Ebbels Timothy M D, Buxton Bernard F, Jones David T
Bioinformatics Unit, Department of Computer Science, University College London, Gower Street, London, WC1E 6BT.
Bioinformatics. 2006 Jul 15;22(14):e99-107. doi: 10.1093/bioinformatics/btl205.
The interpretation of microarray and other high-throughput data is highly dependent on the biological context of experiments. However, standard analysis packages are poor at simultaneously presenting both the array and related bioinformatic data. We have addressed this challenge by developing a system springScape based on 'spring embedding' and an 'information landscape' allowing several related data sources to be dynamically combined while highlighting one particular feature. Each data source is represented as a network of nodes connected by weighted edges. The networks are combined and embedded in the 2-D plane by spring embedding such that nodes with a high similarity are drawn close together. Complex relationships can be discovered by varying the weight of each data source and observing the dynamic response of the spring network. By modifying Procrustes analysis, we find that the visualizations have an acceptable degree of reproducibility. The 'information landscape' highlights one particular data source, displaying it as a smooth surface whose height is proportional to both the information being viewed and the density of nodes. The algorithm is demonstrated using several microarray data sets in combination with protein-protein interaction data and GO annotations. Among the features revealed are the spatio-temporal profile of gene expression and the identification of GO terms correlated with gene expression and protein interactions. The power of this combined display lies in its interactive feedback and exploitation of human visual pattern recognition. Overall, springScape shows promise as a tool for the interpretation of microarray data in the context of relevant bioinformatic information.

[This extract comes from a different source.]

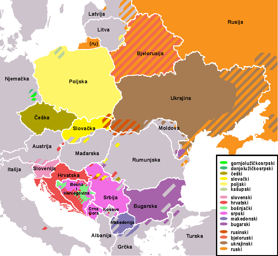 Rasprostranjenost slavenskih jezika
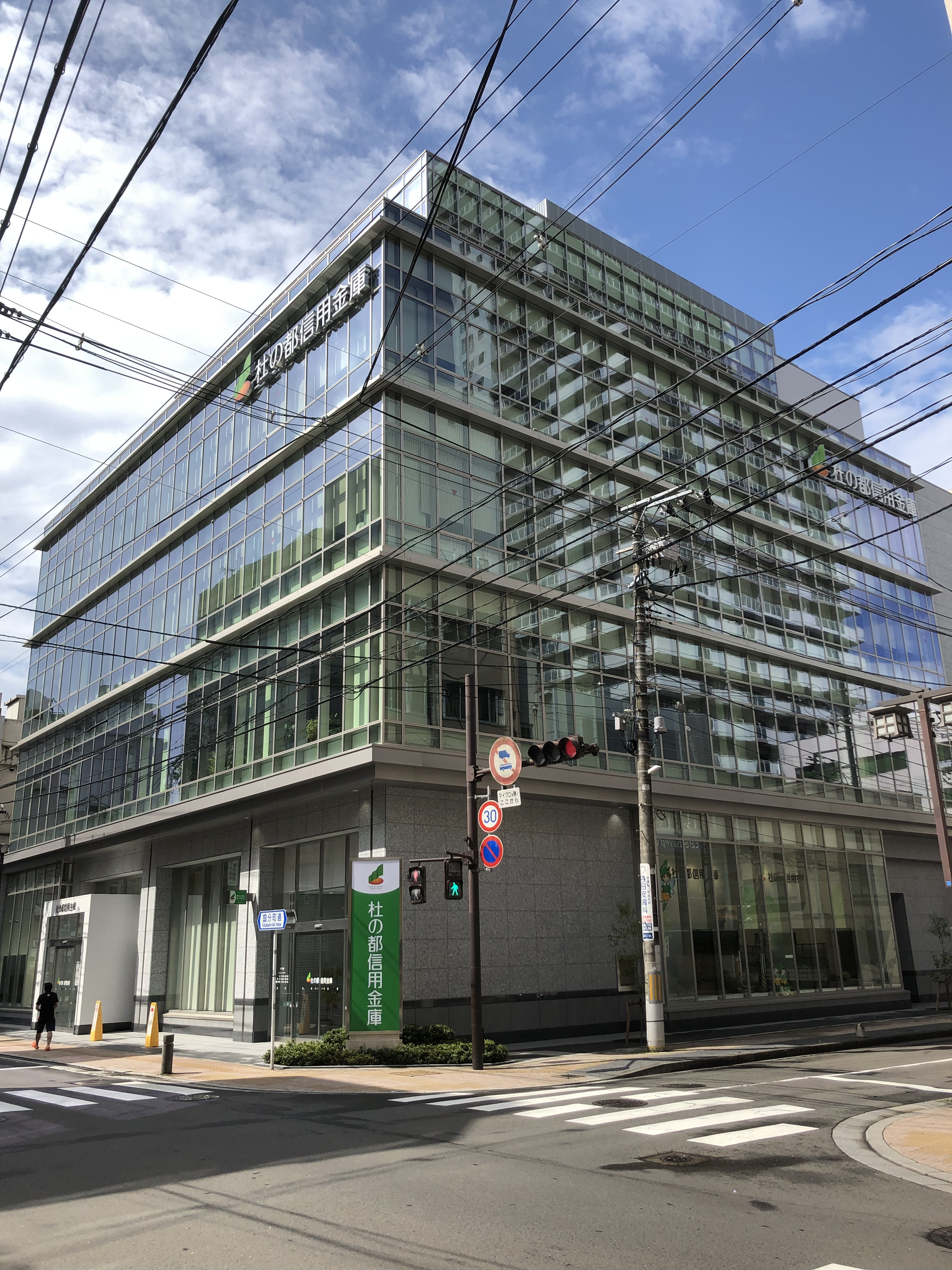 2019年に建てられた杜の都信用金庫本店ビル

微阵列及其他高通量数据的解读高度依赖于实验的生物学背景。然而,标准分析软件包在同时呈现阵列数据和相关生物信息数据方面表现欠佳。我们通过开发一个基于“弹簧嵌入”和“信息景观”的系统springScape来应对这一挑战,该系统允许动态整合多个相关数据源,同时突出显示一个特定特征。每个数据源都表示为一个由加权边连接的节点网络。通过弹簧嵌入将这些网络组合并嵌入到二维平面中,使得相似度高的节点被绘制得靠近在一起。通过改变每个数据源的权重并观察弹簧网络的动态响应,可以发现复杂的关系。通过修改普罗克汝斯忒斯分析,我们发现这些可视化具有可接受程度的可重复性。“信息景观”突出显示一个特定的数据源,将其显示为一个平滑表面,其高度与所查看的信息以及节点密度成正比。使用几个微阵列数据集结合蛋白质-蛋白质相互作用数据和基因本体注释对该算法进行了演示。所揭示的特征包括基因表达的时空分布以及与基因表达和蛋白质相互作用相关的基因本体术语的识别。这种组合显示的强大之处在于其交互式反馈以及对人类视觉模式识别的利用。总体而言,springScape有望成为在相关生物信息背景下解读微阵列数据的工具。